This may be an old question, and there are certainly some related posts which I will mention below. However, there seems no clear answer to me yet. The question is: is there an intuitive way to explain why the modified Gram-Schmidt (MGS) process for doing QR factorization of a matrix $A\in\mathbb{C} ^{m\times n}$ gives a $Q$ matrix that is "more orthogonal" than that from the classical Gram-Schmidt (CGS) process? By "intuitive", I hope the explanation can be related to the procedural difference between MGS and CGS in a transparent way.
In Trefethen's Numerical Linear Algebra, the distinction between the CGS and MGS is as below:
At the $j$th step, both GS processes compute $q_j$ as $$ q_j=\frac{P_j a_j }{\|| P_j a_j \|| } $$ while for CGS, $$ P_j=I-Q_{j-1}Q_{j-1}^* $$ but for MGS, $$ P_j=(I-q_{j-1}q_{j-1}^* )...(I-q_2q_2^* )(I-q_1q_1^* ) $$
Trefethen does not discuss why this procedural difference leads to the better numerical stability of MGS.
@AlgebraicPavel has given quantitative bounds here on the orthogonality factors: $\||I-Q^* Q\||\leq O(\epsilon \kappa(A))$ for MGS, while $\||I-Q^* Q\||\leq O(\epsilon \kappa^2(A))$ for CGS. These results are quantitative enough. However, as mentioned above, I would like a more intuitive reasoning for how this comes out.
@Ian said here that:
"Classical Gram-Schmidt, in which you subtract off the projections of the (k+1)th vector onto the first k vectors, is quite unstable, especially in high dimensions, because you essentially ensure that your new vector is orthogonal to the input vector in question but fail to ensure that the vectors you get at the end of the process are orthogonal to each other. Combine that with the fact that you can wind up subtracting nearly equal numbers and you get a bad situation."

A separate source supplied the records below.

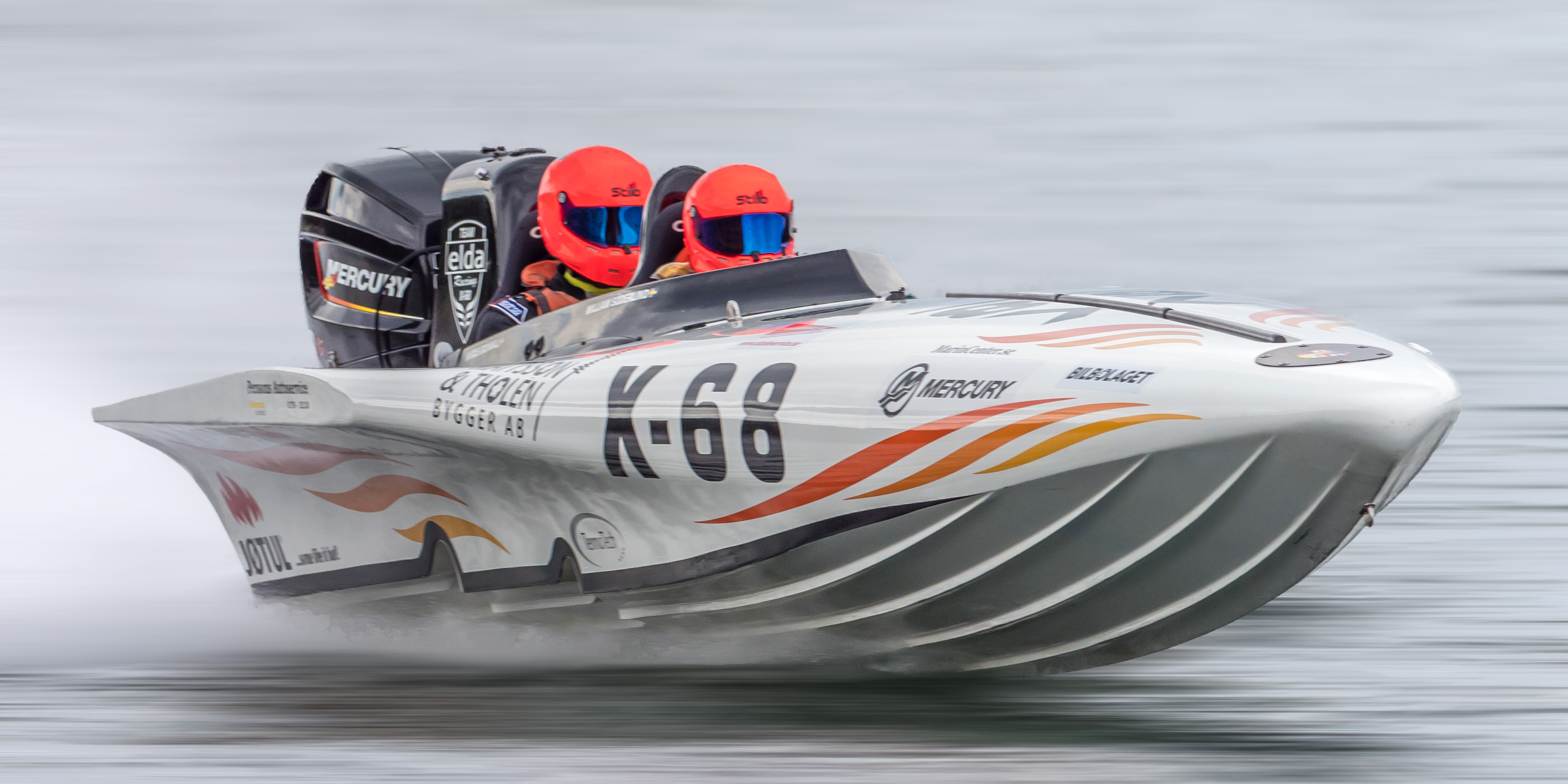 Roslagsloppet 2018, Arholma, Norrtälje, Sweden 2018
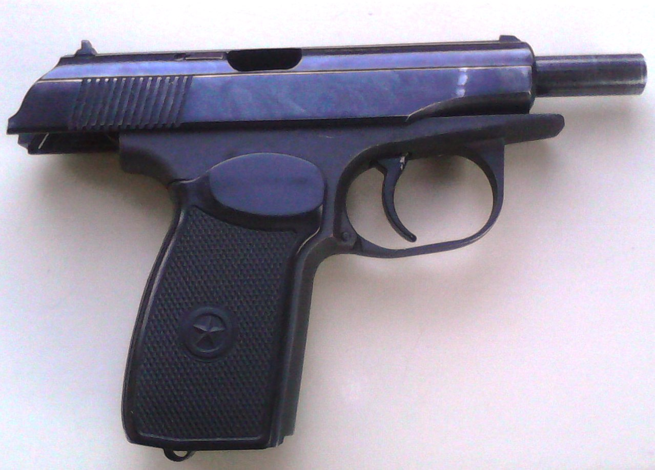 9-мм пистолет Макарова, вид справа, на затворной задержке.
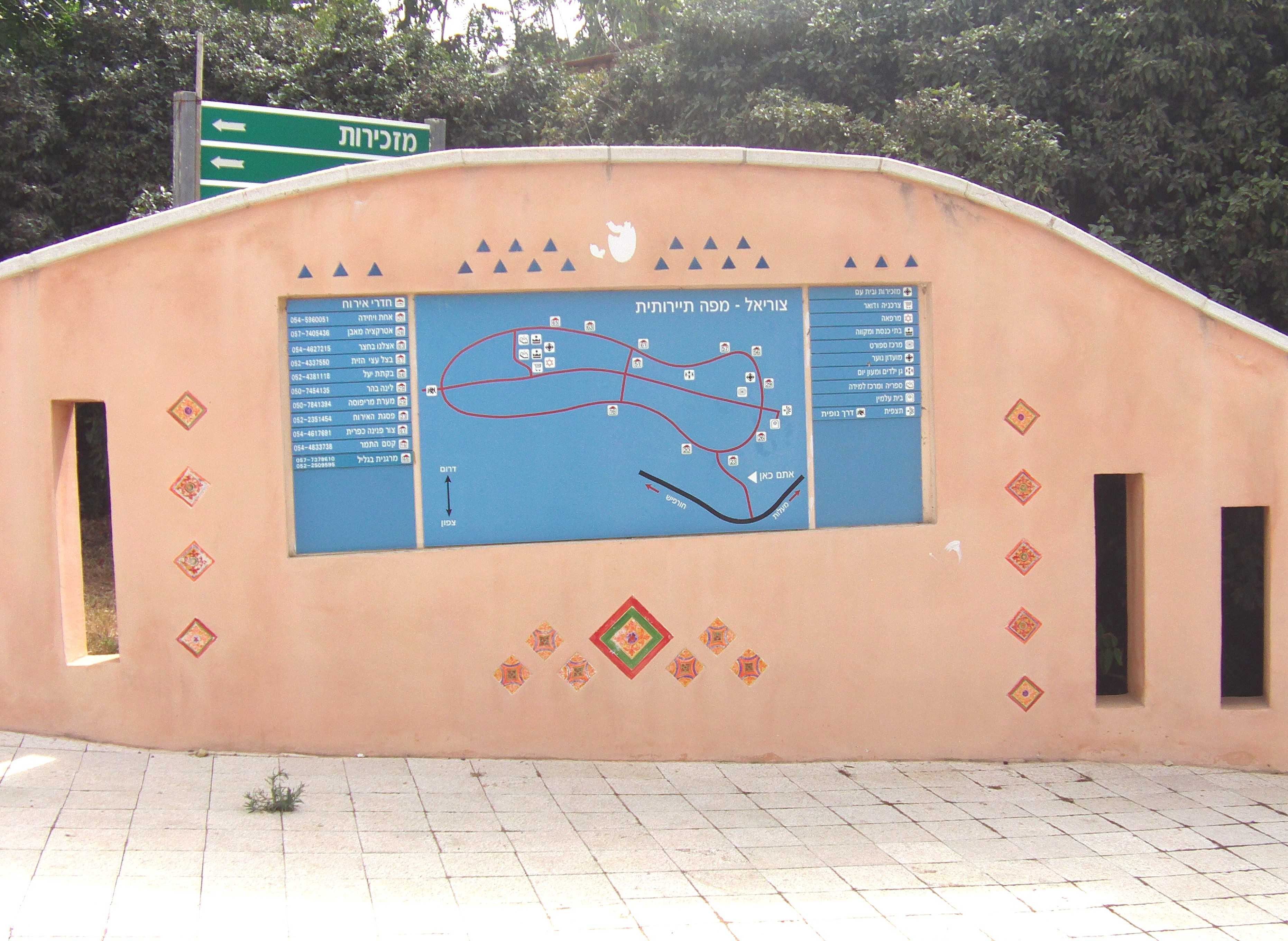 אוטובוסים של מועצות איזוריות מפה תיירותית
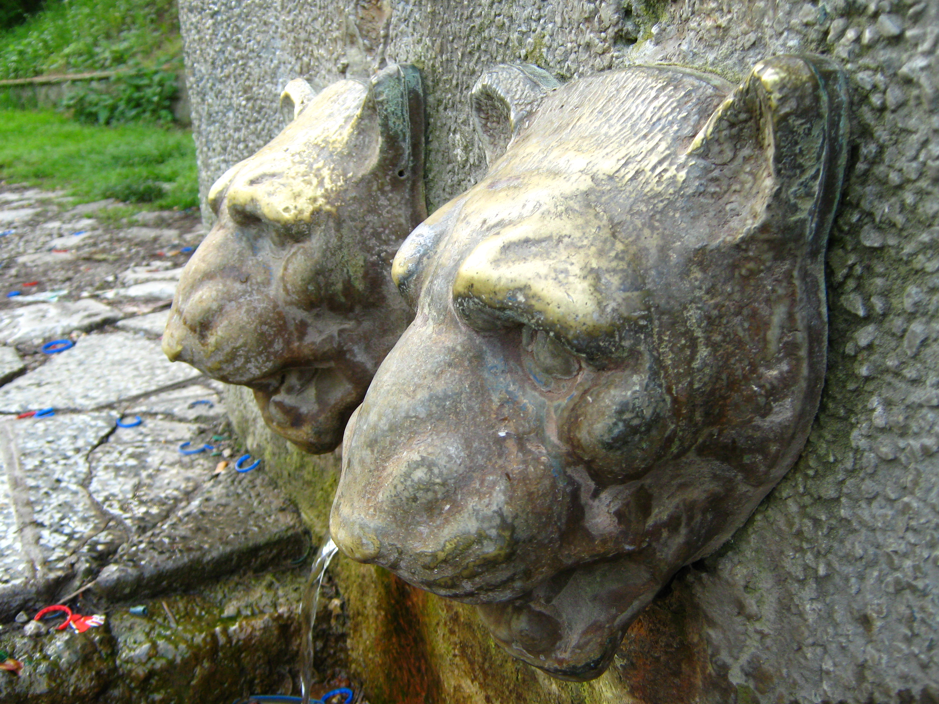 Kiseljak banja vrucica

This does sound like an intuitive and qualitative explanation for the problem of CGS. However, going into the detail, I don't feel comfortable about this line of reasoning. Specifically, saying that the "new vector is orthogonal to the input vector in question" does not seem to agree with what CGS is doing. For both CGS and MGS, the new vector ($a_j$) is subtracted in an attempt to make it orthogonal to the existing $q_i, i=1,...,j-1$. It might not be proper to call these $q_i$ "input vector", and this does not address the main procedural difference between MGS and CGS.
In this post, the $4\times 3$ Lauchli matrix is used as an example to demo the different results between MGS and CGS. Though there is still no intuitive explanation to the question either, I notice that for this Lauchli example, the result that $q_3^{CGS}$ fails to be orthogonal to $q_2^{CGS}$ is because the $r_{23}^{CGS}$ is wrongly computed, with a relative error of 100%. However, I can't figure out why the MGS procedure can alleviate this problem significantly.
I greatly appreciate any comments.